The St. Luke’s Idaho Health System web site lists “facilities” – mainly meaning hospitals – at locations around Idaho including Boise (two hospitals there), Nampa, Caldwell, Eagle, Fruitland, Mountain Home, Jerome, Twin Falls, McCall, Meridian and Ketchum.

That’s some major reach. The main barrier keeping St. Luke’s from monopoly status is the St. Alphonsus organization, with hospitals in Boise and Nampa, an emergency room as well in Eagle, and other facilities in Caldwell.

These are not unusual cases: Nationally, health care is seeing major consolidations. The day of the independent, more or less, local hospital is at twilight, and more health businesses and non-profits (the differences between them can be subtle in some cases) are becoming Wal-Mart behemoths. And where will that take health care?

This question was peripheral – though it did relate – to the 9th Circuit Court decision handed down last week upholding Idaho District Judge Lynn Winmill in his order that St. Luke’s divest itself of the Saltzer Medical Group. The court described Saltzer as “the largest independent multi-specialty physician group in Idaho, [which] had thirty-four physicians practicing at its offices in Nampa.”

There’s a sense among many health providers that moving toward integrated systems, unifying the networks of physicians and health care organizations, is the best avenue toward controlling and maybe reducing health care costs. There’s some logic to this. The efforts underway to some extent nationally and to a larger degree in some states (Oregon and Washington for two) toward coordinated care are aimed at focusing on better health results for patients and a reduction of the pay-per-service approach, and systems that routinely bring people into the system via emergency rooms, which between them help drive up many costs. These efforts rely on bringing broad networks of health providers together to seek out efficiencies, rather than pit everyone individually to grub as much money out of the system as they can.

The 9th Circuit noted that “Saltzer had long had the goal of moving toward integrated patient care and risk-based reimbursement. After unsuccessfully attempting several informal affiliations, including one with St. Luke’s, Saltzer sought a formal partnership with a large health care system.” That turned out to be St. Luke’s. And leadership at St .Luke’s has mentioned as well the idea of more cooperative systems as a way to control health costs and improve results.

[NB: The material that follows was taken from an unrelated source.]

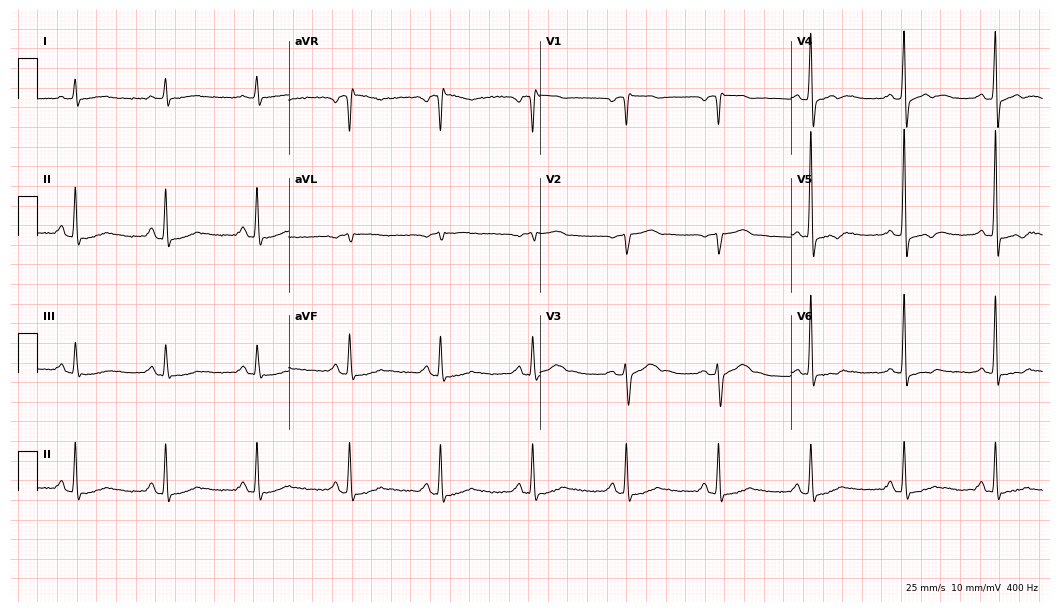
Standard 12-lead ECG recorded from a man, 72 years old (10.2-second recording at 400 Hz). None of these six findings is recorded: first-degree AV block, right bundle branch block (RBBB), left bundle branch block (LBBB), sinus bradycardia, atrial fibrillation (AF), sinus tachycardia. Only these six findings were labelled.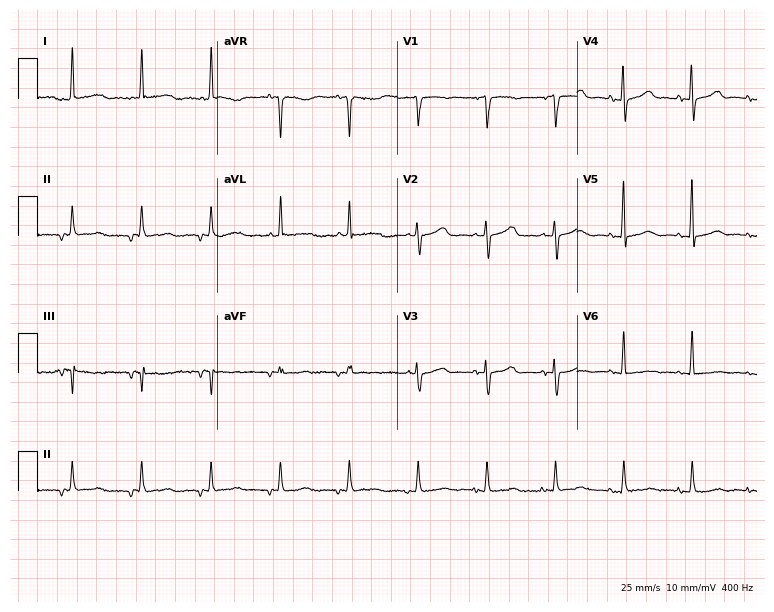
12-lead ECG from a female patient, 72 years old (7.3-second recording at 400 Hz). No first-degree AV block, right bundle branch block (RBBB), left bundle branch block (LBBB), sinus bradycardia, atrial fibrillation (AF) or sinus tachycardia recorded for this tracing. Findings outside these six are not listed.

There’s some tension here between that possible improvement and concerns about monopoly. From the 9th Circuit decision again: “The district court expressly noted the troubled state of the U.S. health care system, found that St. Luke’s and Saltzer genuinely intended to move toward a better health care system, and expressed its belief that the merger would “improve patient outcomes” if left intact. Nonetheless, the court found that the “huge market share” of the post-merger entity “creates a substantial risk of anticompetitive price increases” in the Nampa adult PCP [primary care physician] market. Rejecting an argument by St. Luke’s that anticipated post-merger efficiencies excused the potential anticompetitive price effects, the district court ordered divestiture.”

There’s some sense here that the tension is between the opportunity for reasonable cost control on one hand, and monopoly (with all its attendant problems) on the other. Something like this happened a century ago with the electric power industry, which led to a compromise which generally has worked since – a series of profitable monopoly businesses that have been tightly regulated.

The time may be coming when we need to look at health care providers in a new way. Maybe that way.